I found out that giving your fish some sort of small/of shoaling fish will make your eleng aggressive. Works with my Sanchezi...


----------



## piranha_guy_dan (Oct 4, 2004)

i dont follow what you mean??? u want me to buy other fish to put in the tank with him to eat???


----------



## danilo72 (Feb 22, 2006)

very nice elongatus...


----------



## SNAKEBITE (Oct 7, 2006)

congrats on your new elong!!! i see elongs are the new rhoms now


----------



## taylorhedrich (Mar 2, 2005)

Nice elong! He seems to be more spotted than the specimens are that I see here on P-Fury. It's almost like a snakeskin pattern with P. nattereri. Great pick-up!
~Taylor~


----------



## PenicillinPETE (Mar 11, 2006)

Sleek Elong, good pick up.


----------



## 2PiRaNhA~2FuRrY (Nov 1, 2005)

He look good Dan!..nice pick up.


----------



## ICEE (Feb 3, 2007)

very nice elong


----------



## CAPONE (May 18, 2006)

its a beauty nice


----------



## Dairy Whip (Mar 26, 2006)

buy far the best looking elong ive ever seen







Awesome pic up dan good luck with him


----------



## spinalremains (Nov 10, 2006)

Nice elong dan! He is almost an identical clone to how mine looked about two months ago. Give him some time and he'll probably become a real handfull!


----------



## Coldfire (Aug 20, 2003)

Dark pics, but it looks like a very nice Elong. Congrats on the pick up Dan! I am sure that you will love that Elong.


----------



## flashover00 (Oct 19, 2006)

Lol...another warm club elong welcome

looks good pgd, ive found that they are more active than any other p ive had...let me know if its the same for you


----------



## piranha_guy_dan (Oct 4, 2004)

thanks so much guys

its in a 40 gallon now. the pics were taken in a 15 gallon. its forsure an awesome fish and thanks dairy whip for saying its the best you have ever seen. yeah taylor i really liked the snakeskin pattern also. im hoping it gets some really nice red on it.

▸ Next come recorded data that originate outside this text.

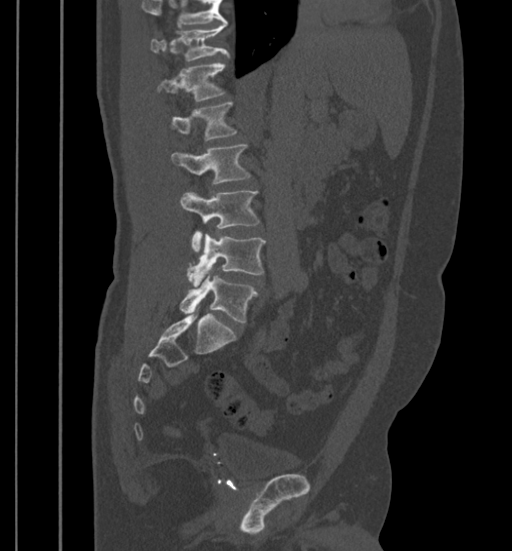

Computed tomography of the spine — sagittal reformat — W/L 1800/400 HU — 512x551 px
Where the top of the scan cuts through a vertebra, that vertebra gets no label or box.
<vertebrae><v name="L5" x1="180" y1="274" x2="257" y2="322"/><v name="L4" x1="187" y1="233" x2="264" y2="285"/><v name="L3" x1="180" y1="191" x2="259" y2="252"/><v name="L2" x1="172" y1="145" x2="250" y2="184"/><v name="L1" x1="172" y1="101" x2="236" y2="140"/><v name="T12" x1="158" y1="63" x2="225" y2="102"/><v name="T11" x1="150" y1="25" x2="229" y2="61"/></vertebrae>
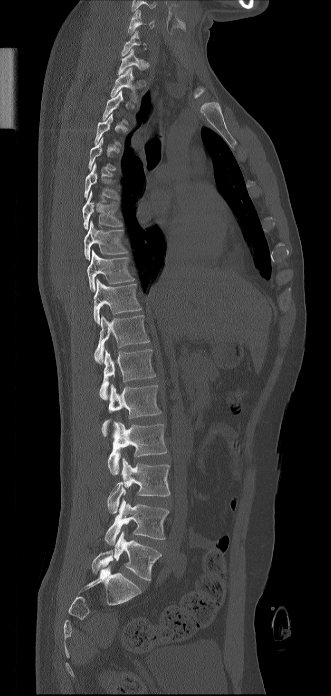 Spine CT — sagittal view — 331 mm image width. Each box given as x1,y1,x2,y2.
Each vertebra is boxed only on the slices from the first to the last where its cross-section reaches a third of its largest, so a slice outside that range leaves it unboxed.
Vertebra bounding boxes:
- L5: x1=92, y1=532, x2=161, y2=580
- L4: x1=105, y1=499, x2=169, y2=545
- L3: x1=107, y1=458, x2=170, y2=513
- L2: x1=108, y1=422, x2=167, y2=474
- L1: x1=102, y1=384, x2=161, y2=436
- T12: x1=99, y1=349, x2=155, y2=400
- T11: x1=94, y1=315, x2=149, y2=363
- T10: x1=93, y1=279, x2=141, y2=324
- T9: x1=87, y1=250, x2=133, y2=291
- T8: x1=83, y1=221, x2=127, y2=260
- T7: x1=82, y1=190, x2=122, y2=229
- T6: x1=84, y1=162, x2=119, y2=199
- T2: x1=110, y1=67, x2=137, y2=101
- T1: x1=117, y1=48, x2=143, y2=75
- C7: x1=121, y1=30, x2=146, y2=56
- C6: x1=128, y1=9, x2=154, y2=34
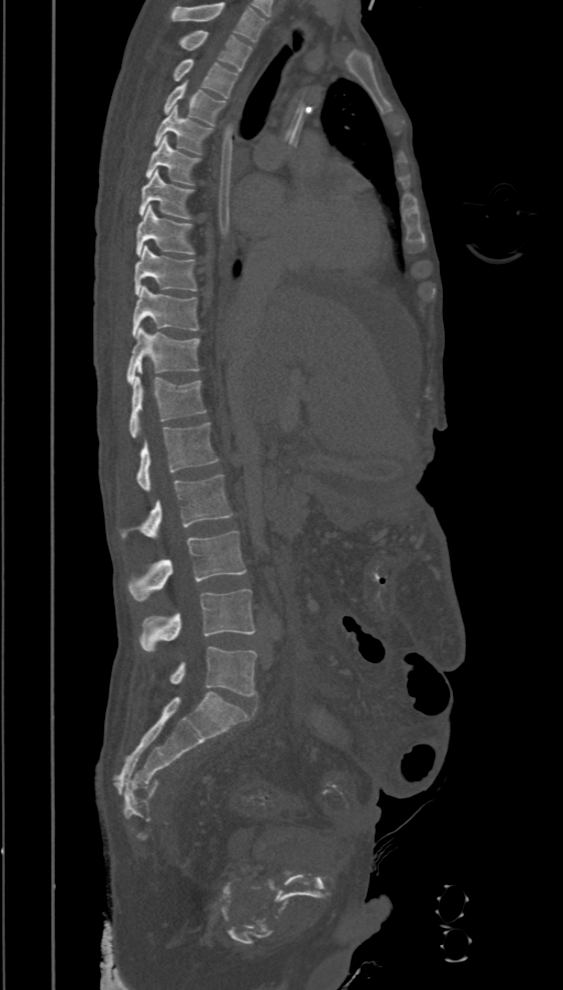
Computed tomography of the spine · sagittal view. Box edges are left/top/right/bottom in pixels.
The highest labeled vertebra in this scan is T2; the lowest is L5.
Vertebra bounding boxes:
- T2: left=178, top=30, right=252, bottom=71
- T3: left=173, top=58, right=238, bottom=98
- T4: left=164, top=82, right=225, bottom=125
- T5: left=154, top=106, right=213, bottom=154
- T6: left=145, top=136, right=200, bottom=185
- T7: left=139, top=170, right=194, bottom=219
- T8: left=135, top=205, right=195, bottom=256
- T9: left=134, top=246, right=197, bottom=295
- T10: left=131, top=286, right=199, bottom=336
- T11: left=128, top=327, right=200, bottom=384
- T12: left=129, top=377, right=206, bottom=438
- L1: left=137, top=423, right=219, bottom=491
- L2: left=120, top=475, right=233, bottom=539
- L3: left=128, top=530, right=246, bottom=601
- L4: left=140, top=589, right=254, bottom=651
- L5: left=169, top=646, right=256, bottom=696
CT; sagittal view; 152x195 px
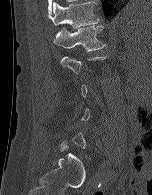
Bounding boxes as [x1, y1, x2, y2] in pixel coordinates.
A vertebra is boxed only from the first to the last slice where its cross-section is at least a third of its largest; slices outside that range leave it without a box.
T12: [48, 1, 99, 28]
L1: [53, 26, 106, 51]
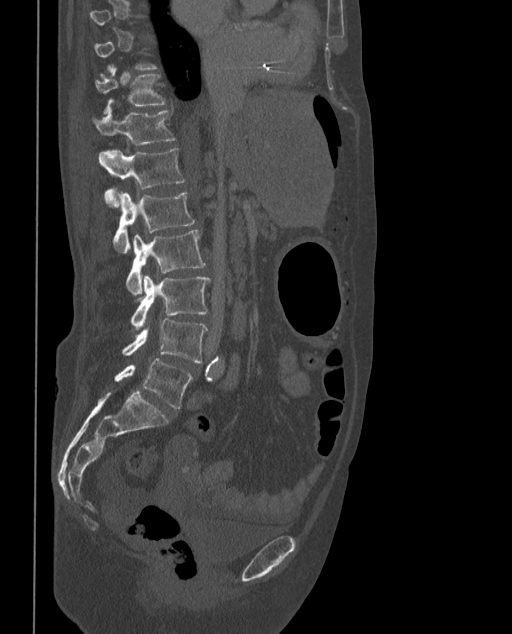
Spine computed tomography — sagittal view — W/L 1800/400 HU
Bounding boxes as [x1, y1, x2, y2] in pixel coordinates.
A vertebra gets a box only on the slices from the first to the last where its cross-section is at least a third of its largest; on a slice outside that range it gets none.
These labels give the spine a sixth lumbar vertebra, L6, below L5.
Vertebra bounding boxes:
- L6: [114, 358, 192, 409]
- L5: [122, 319, 207, 362]
- L4: [130, 275, 210, 330]
- L3: [126, 229, 205, 295]
- L2: [112, 191, 195, 252]
- L1: [99, 148, 184, 208]
- T12: [93, 110, 176, 146]
- T11: [96, 65, 165, 113]
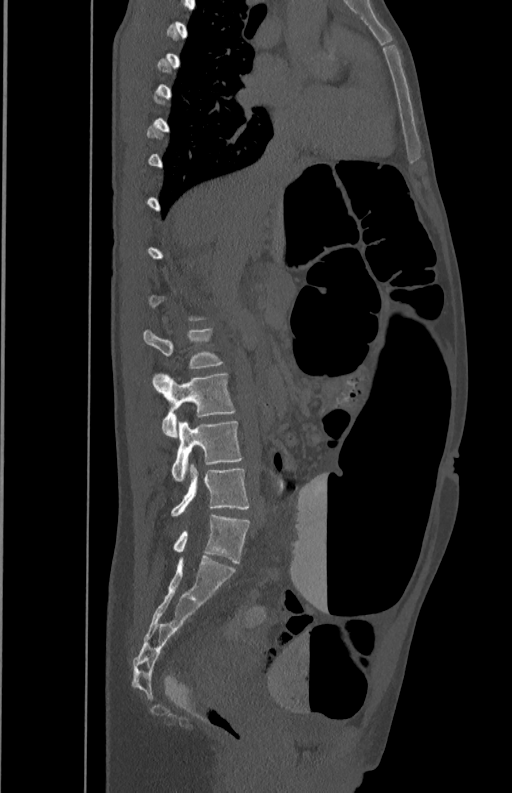

CT — 350 mm image width — sagittal view — 512x793 px
Boxes: x1 y1 x2 y2 (pixel coords, space-separated). A vertebra gets a box only on the slices from the first to the last where its cross-section is at least a third of its largest; on a slice outside that range it gets none. 4 vertebrae labeled — L5 at 171 463 249 516; L4 at 171 421 242 481; L3 at 153 373 234 437; L2 at 143 329 223 369.
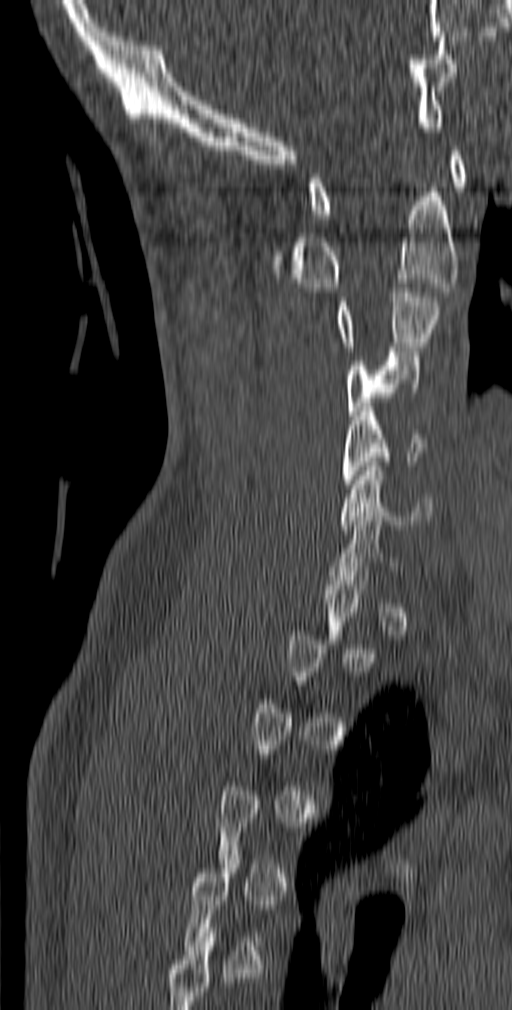
Spine computed tomography — sagittal view — W/L 1800/400 HU
Each box given as x1,y1,x2,y2.
A vertebra gets a box only on the slices from the first to the last where its cross-section is at least a third of its largest; on a slice outside that range it gets none.
| vertebra | x1 | y1 | x2 | y2 |
|---|---|---|---|---|
| C6 | 340 | 462 | 432 | 529 |
| C5 | 342 | 407 | 429 | 488 |
| C4 | 345 | 347 | 421 | 420 |
| C3 | 334 | 283 | 440 | 351 |
| C2 | 271 | 192 | 459 | 292 |
| C1 | 309 | 151 | 466 | 218 |
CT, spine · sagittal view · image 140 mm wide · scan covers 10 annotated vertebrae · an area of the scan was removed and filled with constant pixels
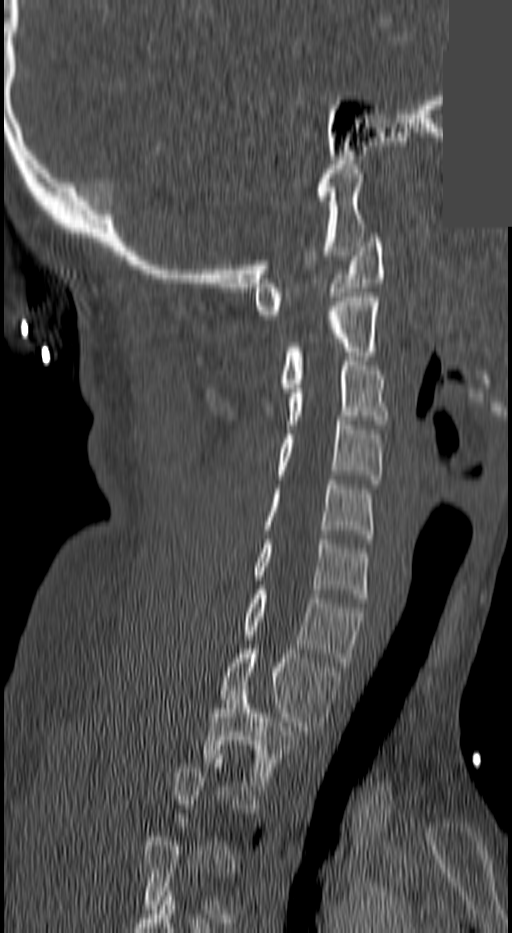
Each box given as x1,y1,x2,y2. Each vertebra is boxed only on the slices from the first to the last where its cross-section reaches a third of its largest, so a slice outside that range leaves it unboxed. Vertebrae labeled: T2 at x1=206, y1=690, x2=296, y2=785, T1 at x1=221, y1=649, x2=337, y2=735, C7 at x1=246, y1=590, x2=362, y2=666, C6 at x1=254, y1=539, x2=366, y2=602, C5 at x1=265, y1=480, x2=373, y2=538, C4 at x1=279, y1=416, x2=381, y2=484, C3 at x1=284, y1=361, x2=388, y2=429, C2 at x1=279, y1=297, x2=377, y2=392, C1 at x1=254, y1=238, x2=384, y2=319.
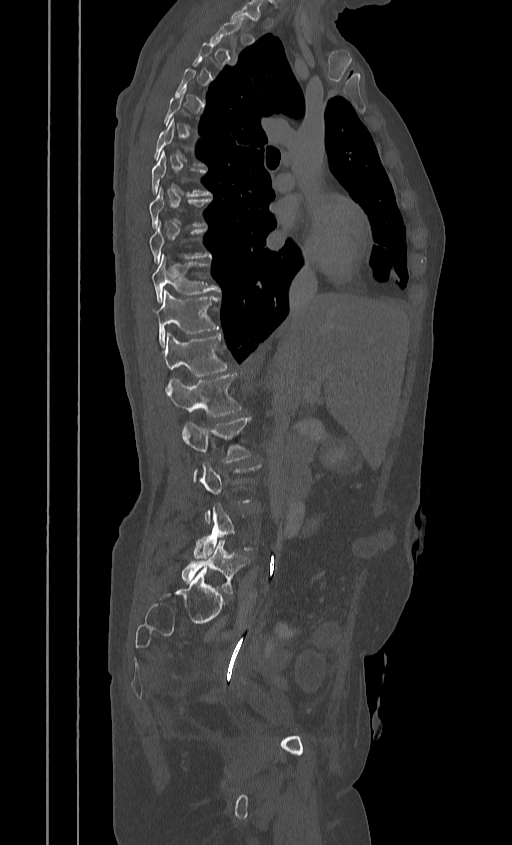 CT, spine; sagittal view

Box edges are left/top/right/bottom in pixels. Each vertebra is boxed only on the slices from the first to the last where its cross-section reaches a third of its largest, so a slice outside that range leaves it unboxed. 10 vertebrae labeled — L5 at left=181, top=540, right=249, bottom=594; L4 at left=194, top=504, right=252, bottom=558; L2 at left=181, top=417, right=251, bottom=472; L1 at left=166, top=373, right=243, bottom=416; T12 at left=164, top=333, right=228, bottom=376; T11 at left=157, top=291, right=219, bottom=346; T10 at left=152, top=253, right=219, bottom=302; T9 at left=149, top=221, right=211, bottom=264; T8 at left=149, top=187, right=211, bottom=230; T7 at left=150, top=151, right=211, bottom=196.
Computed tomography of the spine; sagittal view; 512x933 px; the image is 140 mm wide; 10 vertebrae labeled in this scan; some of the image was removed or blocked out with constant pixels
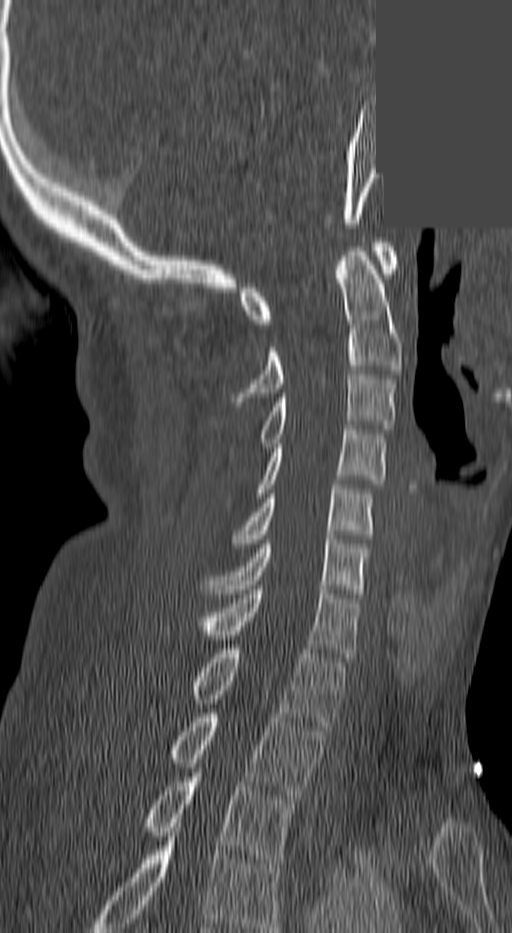
Each vertebra maps to its box as [x1, y1, x2, y2], the pixel coordinates of its top-left and bottom-right corners.
This scan's labels start at C1 at the top and end at T3 at the bottom.
{"vertebrae":{"C1":[239,242,399,324],"C2":[234,247,403,406],"C3":[261,375,395,447],"C4":[257,430,384,497],"C5":[232,485,373,548],"C6":[202,539,366,593],"C7":[192,590,359,657],"T1":[188,649,344,730],"T2":[170,713,323,799],"T3":[144,777,293,863]}}
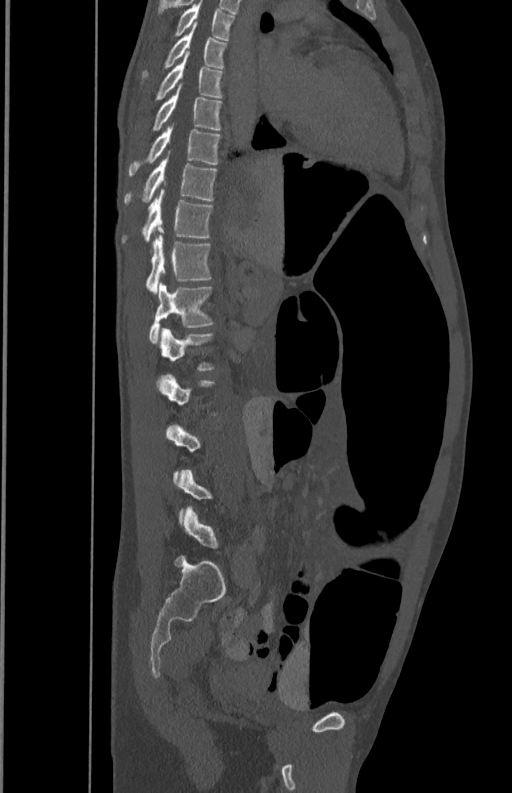
CT, spine. sagittal view. bone-window reconstruction. 512x793 px
Each vertebra maps to its box as [x1, y1, x2, y2], the pixel coordinates of its top-left and bottom-right corners.
A vertebra is boxed only from the first to the last slice where its cross-section is at least a third of its largest; slices outside that range leave it without a box.
{"vertebrae":{"T5":[175,1,234,40],"T6":[143,25,226,77],"T7":[155,53,223,99],"T8":[152,84,221,131],"T9":[128,124,220,175],"T10":[124,155,217,203],"T11":[123,190,212,241],"T12":[146,236,211,294],"L1":[149,282,212,343],"L2":[159,328,214,370]}}
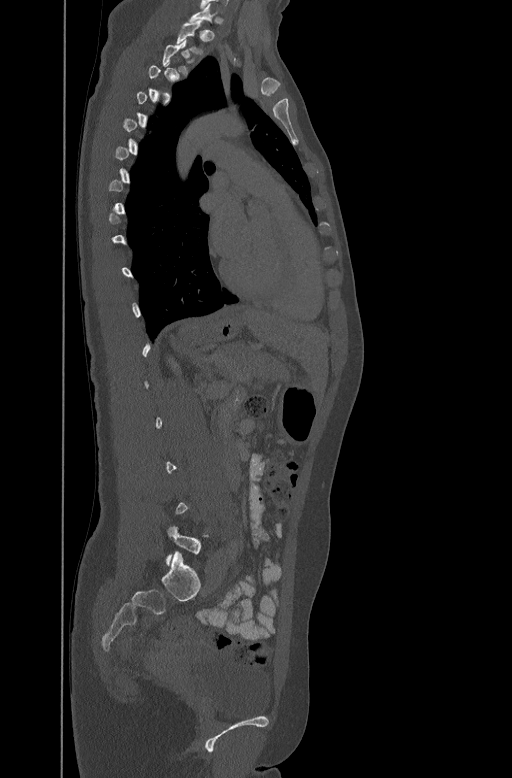
Computed tomography of the spine · sagittal view · W/L 1800/400 HU
Each vertebra is boxed only on the slices from the first to the last where its cross-section reaches a third of its largest, so a slice outside that range leaves it unboxed.
<vertebrae><v name="C7" x1="189" y1="3" x2="221" y2="23"/><v name="T1" x1="176" y1="23" x2="201" y2="52"/></vertebrae>
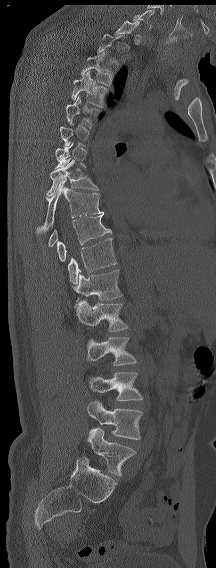
Spine computed tomography. sagittal view. Bone window (WL 400, WW 1800). Each row gives a vertebra's box as x1, y1, x2, y2 in pixels: top-left corner, then bottom-right corner.
A vertebra gets a box only on the slices from the first to the last where its cross-section is at least a third of its largest; on a slice outside that range it gets none.
This scan's labels start at C7 at the top and end at L6 at the bottom.
In these labels the spine has an L6, a sixth lumbar vertebra below L5.
| vertebra | x1 | y1 | x2 | y2 |
|---|---|---|---|---|
| C7 | 133 | 10 | 153 | 30 |
| T3 | 81 | 52 | 114 | 85 |
| T4 | 71 | 71 | 109 | 107 |
| T5 | 65 | 95 | 101 | 128 |
| T8 | 47 | 160 | 98 | 196 |
| T9 | 36 | 178 | 102 | 234 |
| T11 | 57 | 212 | 111 | 261 |
| T12 | 68 | 238 | 116 | 284 |
| L1 | 73 | 269 | 122 | 302 |
| L2 | 74 | 300 | 128 | 331 |
| L3 | 87 | 337 | 136 | 365 |
| L4 | 87 | 372 | 143 | 400 |
| L5 | 87 | 401 | 143 | 439 |
| L6 | 88 | 427 | 136 | 476 |
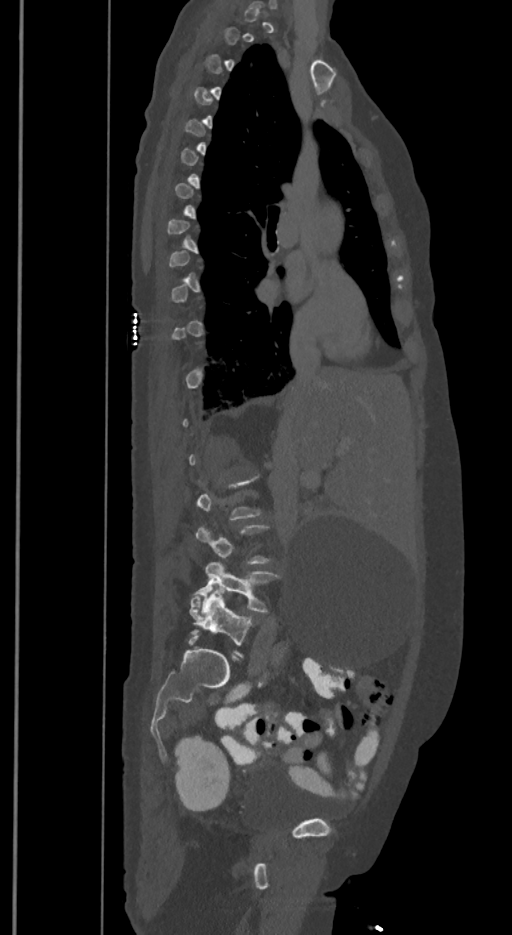
Spine CT — 350 mm across the image — sagittal view

Each box given as x1,y1,x2,y2.
A vertebra is boxed only from the first to the last slice where its cross-section is at least a third of its largest; slices outside that range leave it without a box.
The labels name a sixth lumbar vertebra for this spine: L6, after L5.
L6: x1=189, y1=587, x2=252, y2=656
L5: x1=193, y1=562, x2=278, y2=614

ideally here are a couple pics i would LOVE for it to turn out looking like!!!!!!























mine also has a black tip on the anal fin like the elongs in the first 2 pics i posted do........... does anyone else have that with their elongs or would this be a certain feature to a certain collection point?


----------



## flashover00 (Oct 19, 2006)

mine has it.....its weird because its only a small strip


----------



## spinalremains (Nov 10, 2006)

Mine has two like that in a row. I read somewhere that it may indicate sex with the s. elongatus, but I don't know.


----------



## flashover00 (Oct 19, 2006)

You can see it close in this pic


----------



## spinalremains (Nov 10, 2006)

Dan, looking closer at your pics, it looks like yours may have two as well.


----------



## blazednosferatu (Feb 27, 2006)

Awsome elong


----------



## piranha_guy_dan (Oct 4, 2004)

here is what frank said about the black on the anal fin

If I recall correctly Fernandez-Yepez thought it might be sexual characteristic, but present opinion is that it is not, just an individual pattern that may sometimes be present.


----------



## spinalremains (Nov 10, 2006)

Interesting. I figured whatever I had read was probably an old idea.


----------



## Inflade (Mar 24, 2006)

looks sick dan!


----------



## nirvanarules1 (Mar 14, 2007)

once again another person has made me jealous because i so very want one of these guys for my collection


----------